Task description: Below are records that hold pictures; write out only the lines from their start through the line with "Bundeskanzler Schmidt im", exactly, and drop the pictures.

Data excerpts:
..............................

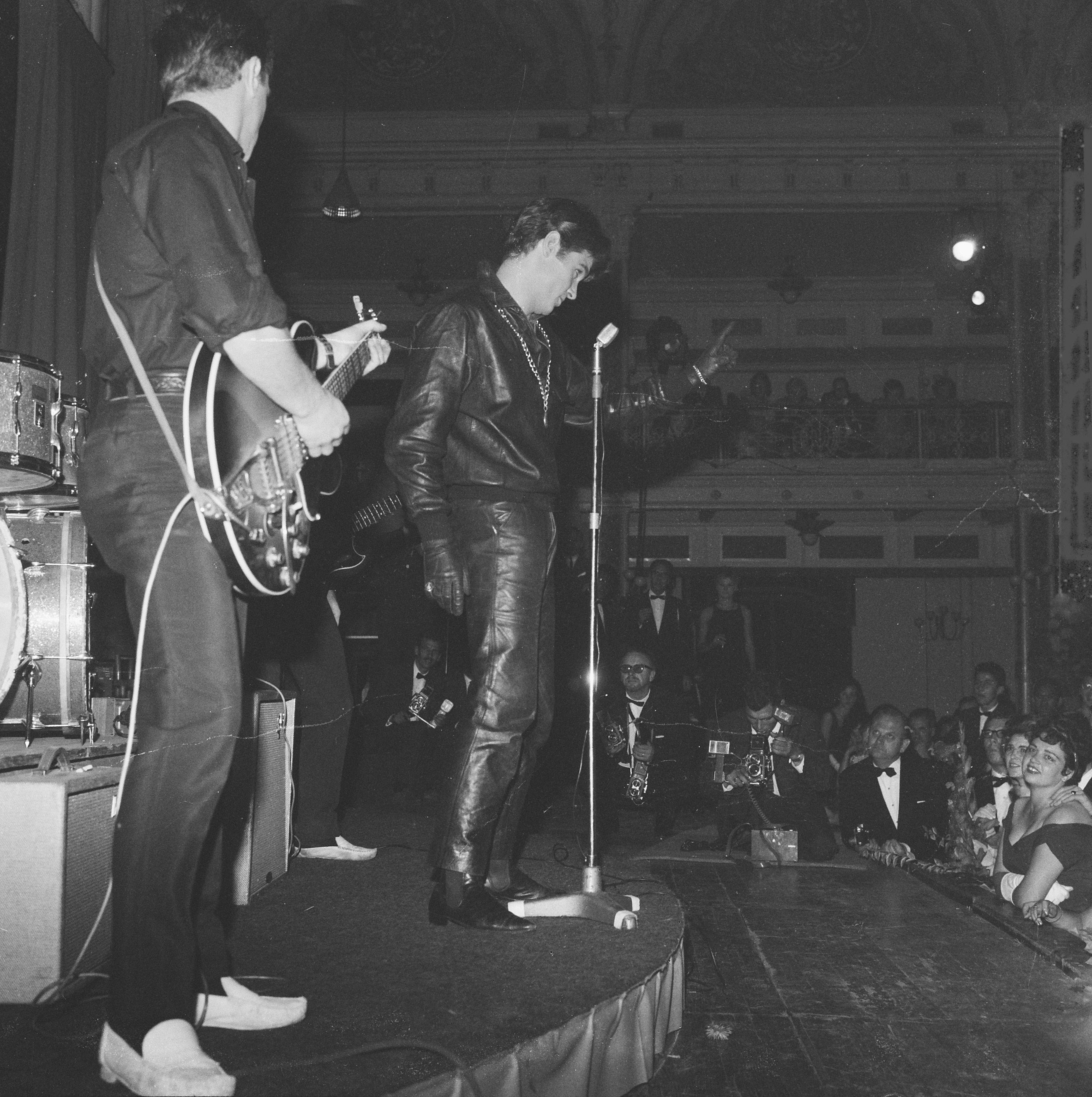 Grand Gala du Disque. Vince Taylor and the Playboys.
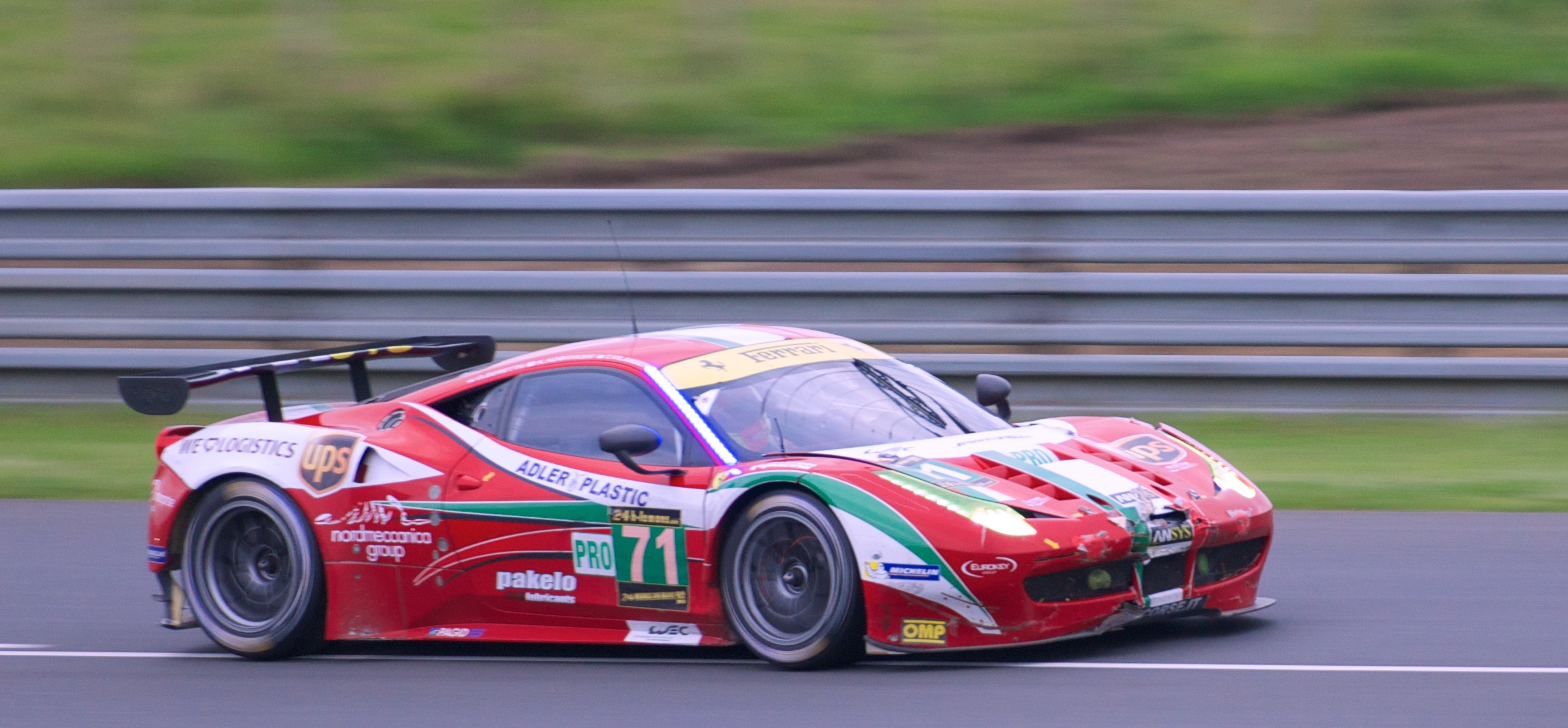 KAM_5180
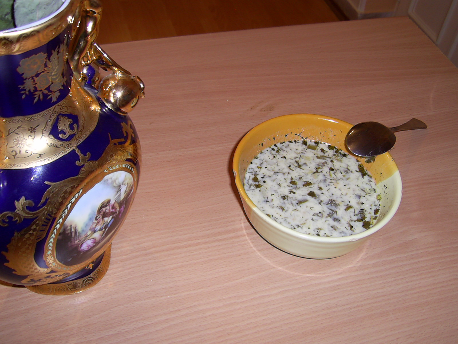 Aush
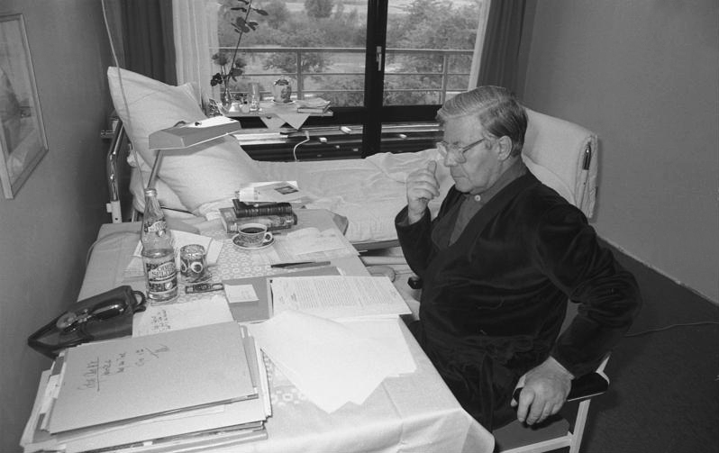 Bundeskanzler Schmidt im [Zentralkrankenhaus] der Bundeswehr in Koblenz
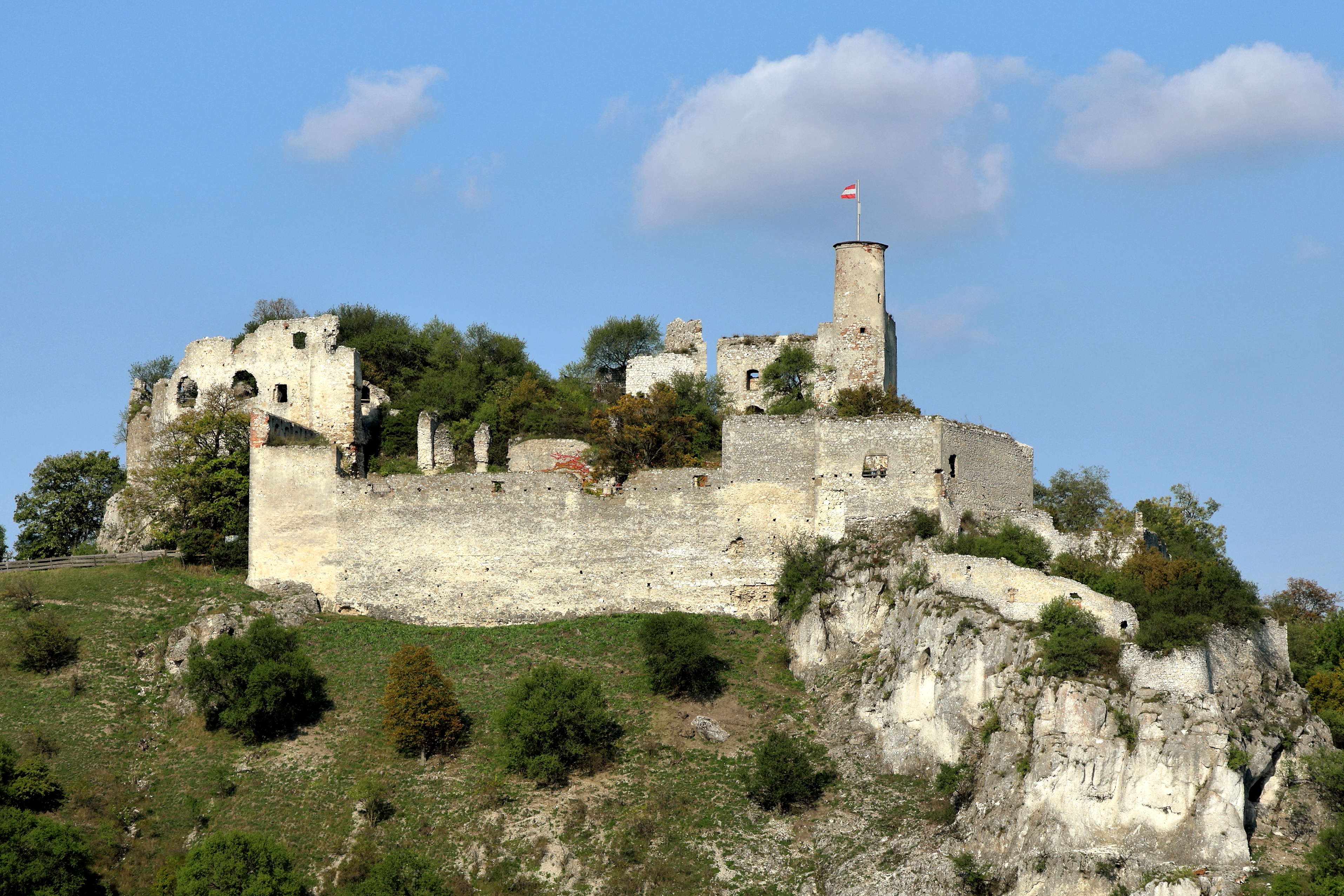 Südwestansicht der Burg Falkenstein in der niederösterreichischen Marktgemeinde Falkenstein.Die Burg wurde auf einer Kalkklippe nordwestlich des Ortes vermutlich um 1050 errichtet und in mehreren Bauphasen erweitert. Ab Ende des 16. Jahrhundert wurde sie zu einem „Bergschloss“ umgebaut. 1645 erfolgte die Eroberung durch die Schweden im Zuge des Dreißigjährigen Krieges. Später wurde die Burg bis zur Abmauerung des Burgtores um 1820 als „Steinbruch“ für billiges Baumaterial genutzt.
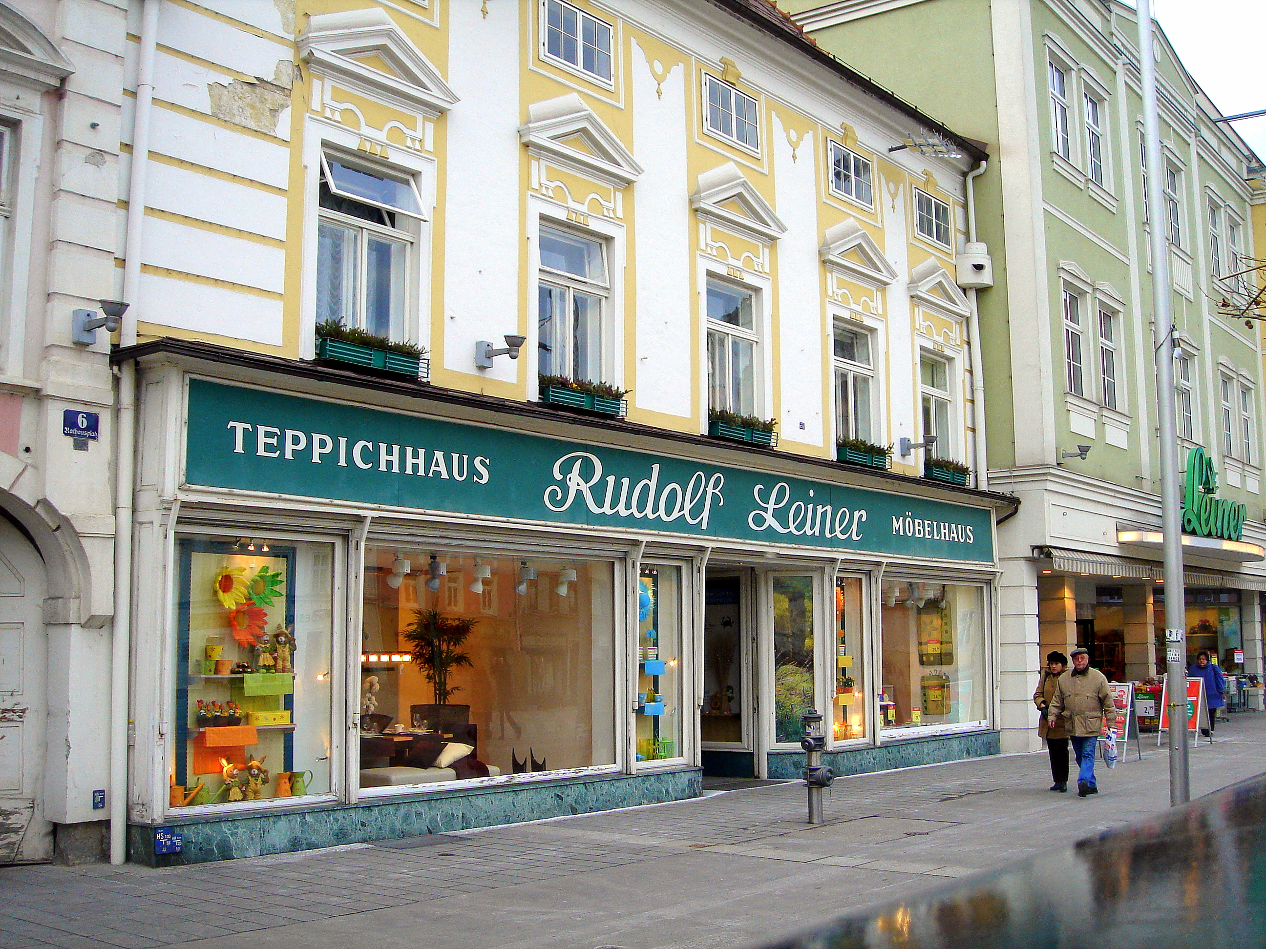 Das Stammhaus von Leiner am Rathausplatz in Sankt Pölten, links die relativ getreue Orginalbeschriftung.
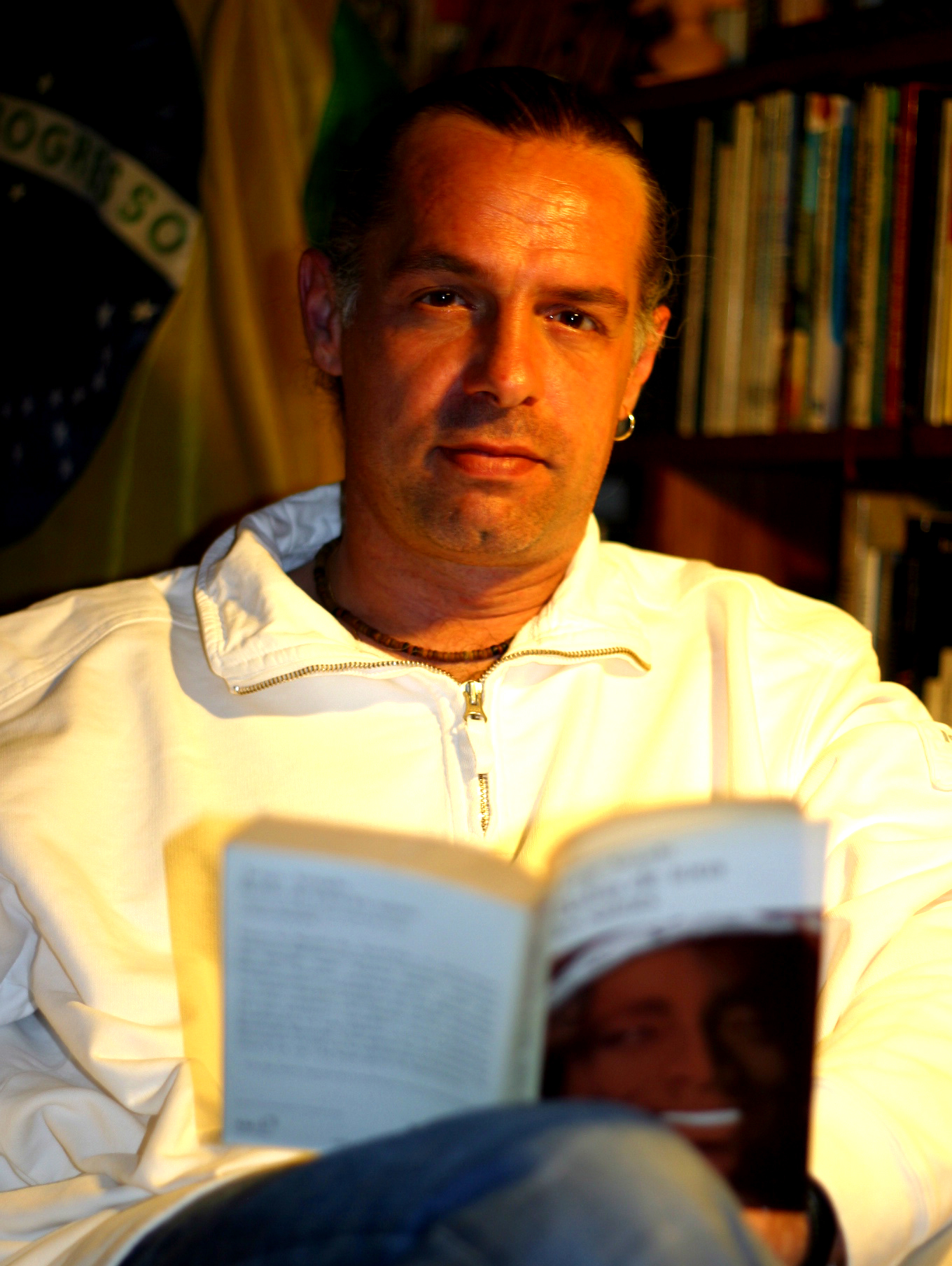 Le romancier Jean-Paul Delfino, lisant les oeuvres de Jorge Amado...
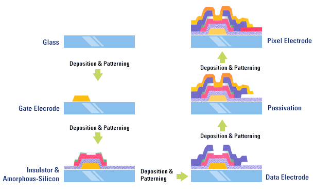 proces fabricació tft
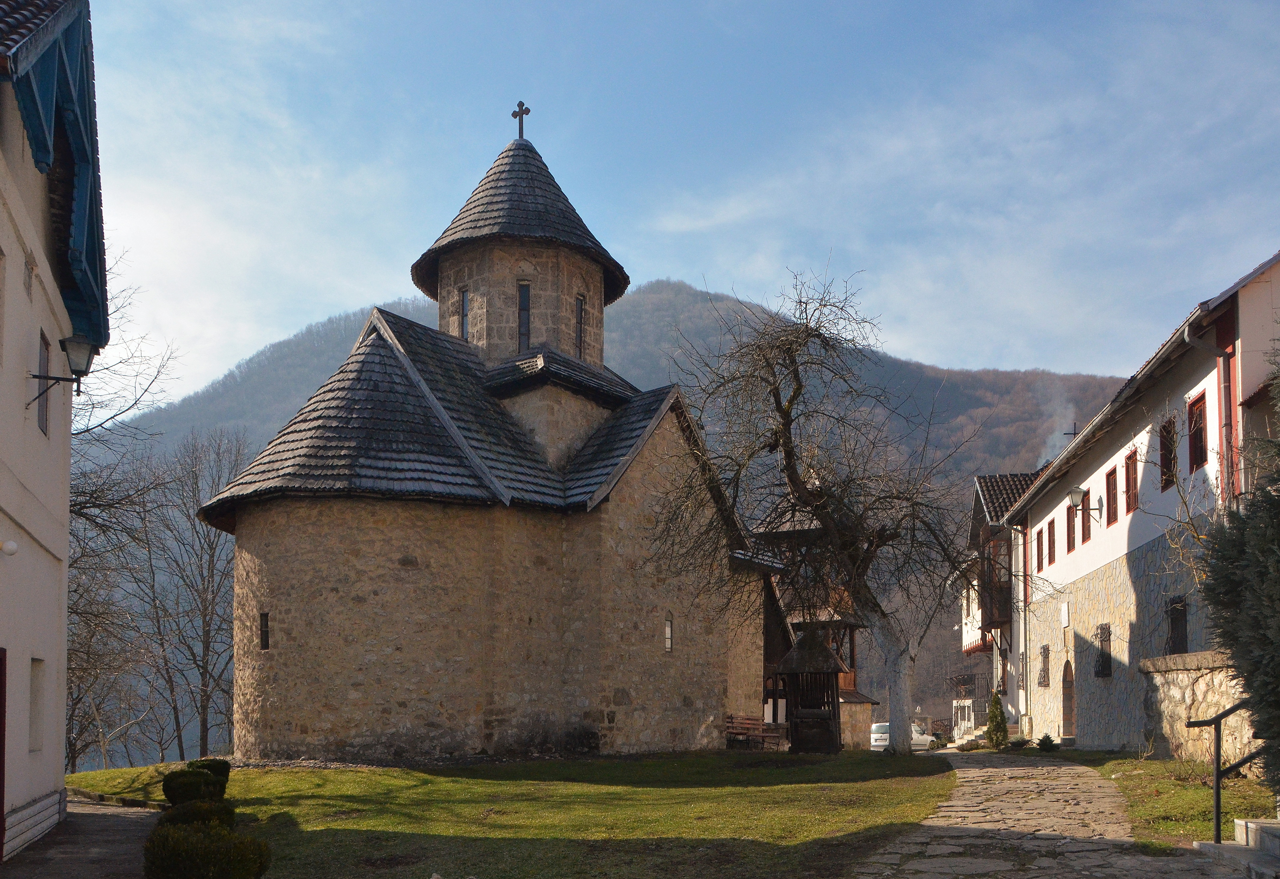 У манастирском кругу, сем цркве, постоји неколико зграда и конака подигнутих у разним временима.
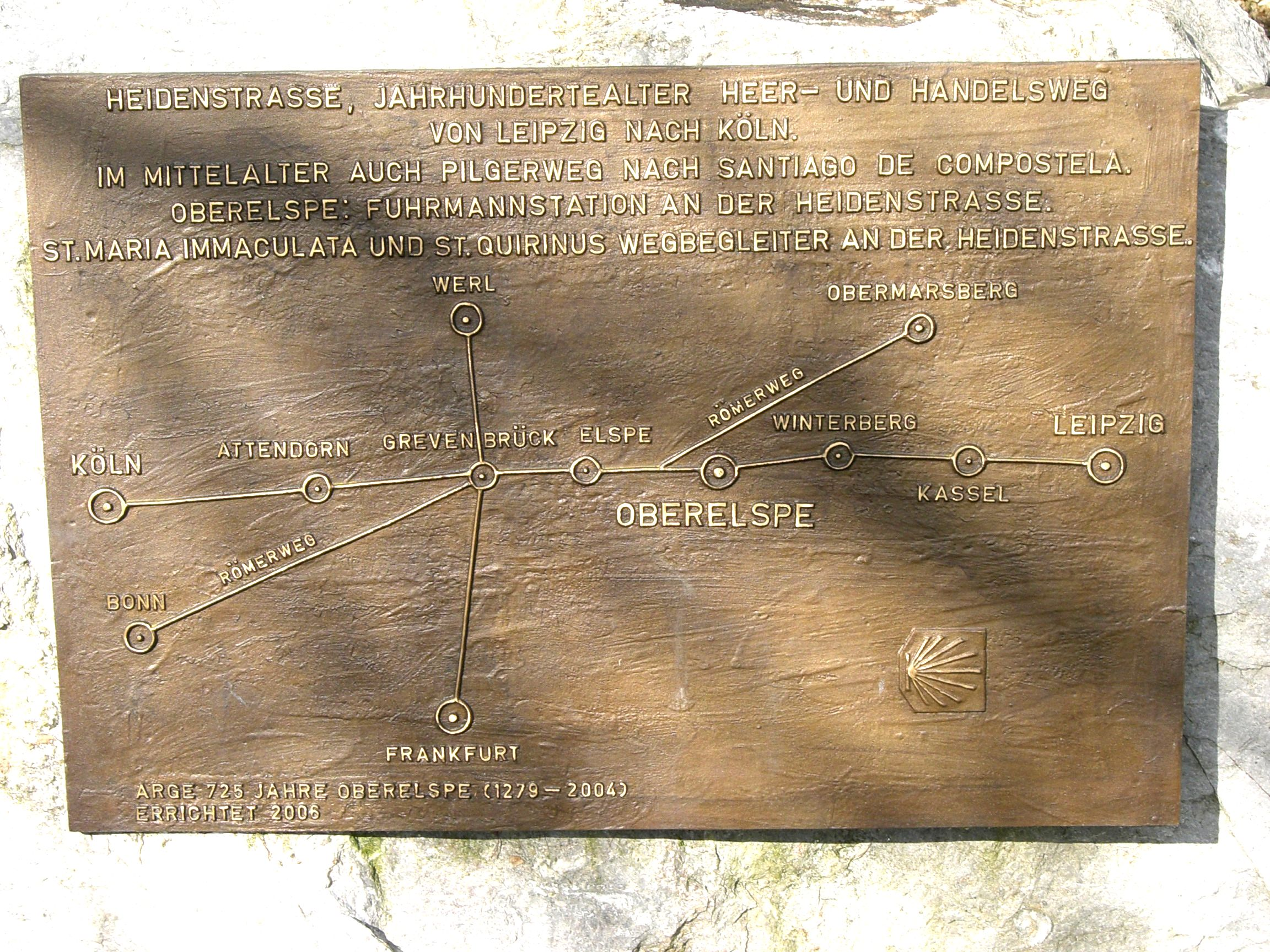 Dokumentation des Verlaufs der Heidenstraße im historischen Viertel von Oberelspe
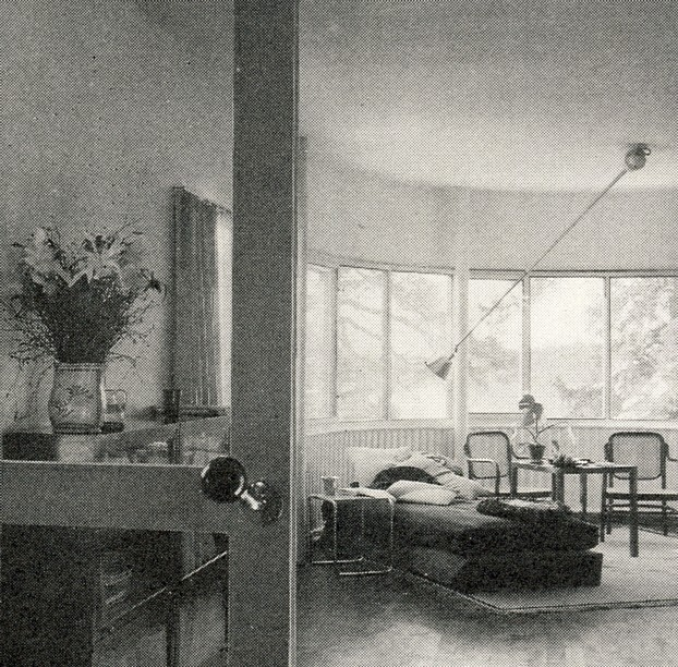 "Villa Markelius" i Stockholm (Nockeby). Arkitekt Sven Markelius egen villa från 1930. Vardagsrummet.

..............................

Reply:
 Grand Gala du Disque. Vince Taylor and the Playboys.
 KAM_5180
 Aush
 Bundeskanzler Schmidt im [Zentralkrankenhaus] der Bundeswehr in Koblenz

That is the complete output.